Check the tables involved in the yellow part to see what SQL queries were executed. Are there any slow queries with large table scans? Pull out the execution plan and analyze it.
This picture is completely unclear. I think for mixed deployment, we first need to see how much memory each component occupies, such as how much memory TiDB and TiKV use, and then see which one uses more. Then we can analyze further.
We only have a tiny amount of data, and the backup is less than 1GB. Isn’t 4C16G for each of the three nodes enough? If we switch to MySQL, I think a single instance with 4C8G can handle it, right? Why does TiDB consume so many resources?
If the problem can be solved by MySQL, there’s no need to use TiDB.
When resources are insufficient, PD should not be placed together with TiKV.

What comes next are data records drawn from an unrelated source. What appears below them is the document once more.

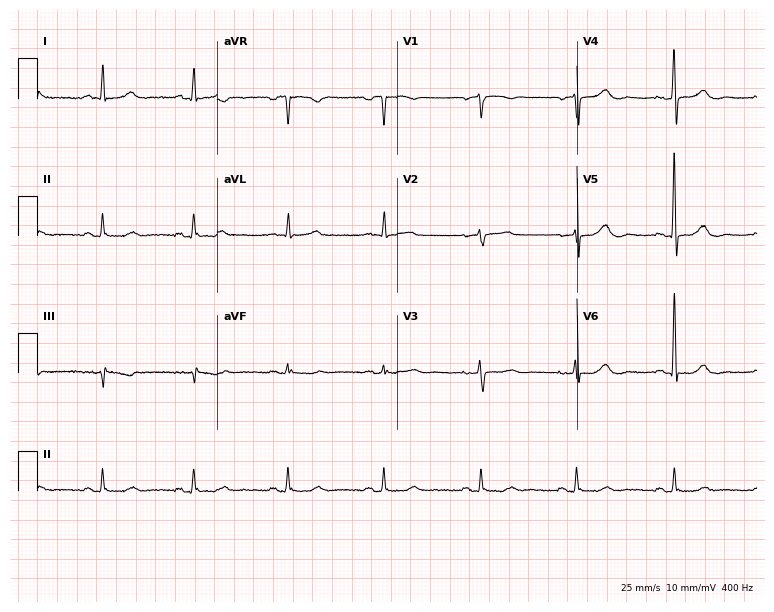
12-lead ECG from a woman, 72 years old (7.3-second recording at 400 Hz). Recorded interpretation: within normal limits.
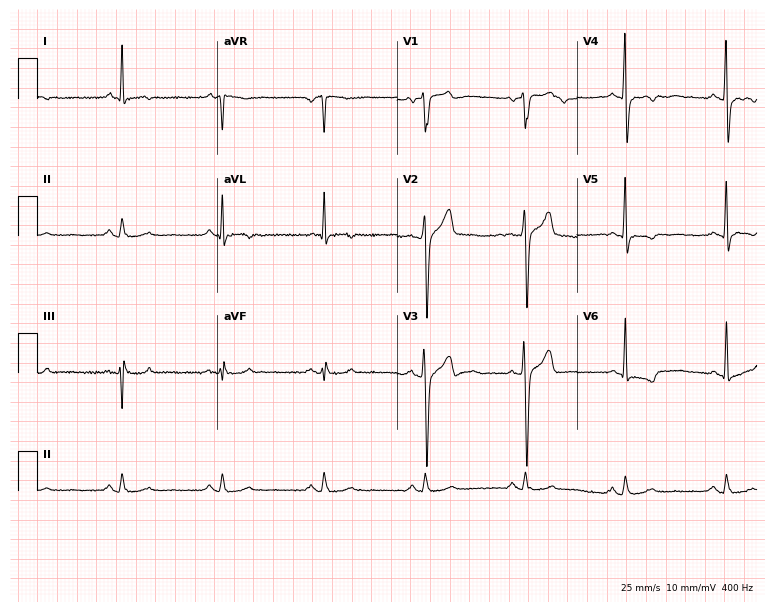
12-lead ECG from a male patient, 51 years old. No first-degree AV block, right bundle branch block, left bundle branch block, sinus bradycardia, atrial fibrillation or sinus tachycardia recorded for this tracing. Only these six findings were labelled.
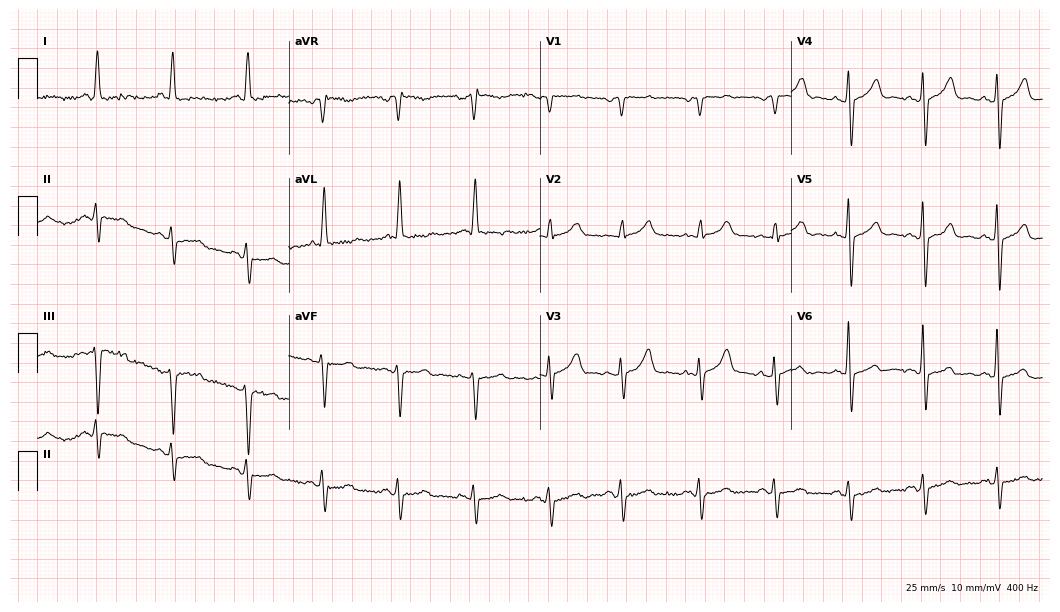
Standard 12-lead ECG recorded from an 81-year-old male patient (10.2-second recording at 400 Hz). None of these six findings is recorded: first-degree AV block, right bundle branch block, left bundle branch block, sinus bradycardia, atrial fibrillation, sinus tachycardia. Only these six findings were labelled.

In a mixed deployment, if parameters are not adjusted, each component will assume it has exclusive use of the entire machine. Therefore, in a mixed deployment, parameters must be recalculated.
The parameters mentioned in the documentation need to be properly allocated, otherwise, it will be difficult to ensure cluster stability.
You need to allocate the parameters mentioned in the documentation properly; otherwise, it will be difficult to ensure cluster stability (e.g., OOM issues). This is because TiDB, PD, and TiKV will affect each other, leading to resource contention among the components.
Based on my years of experience, this is most likely due to a missing index on a table or an invalid index, leading to frequent full table scans and causing table-level hotspots. You should check for slow SQL in this case.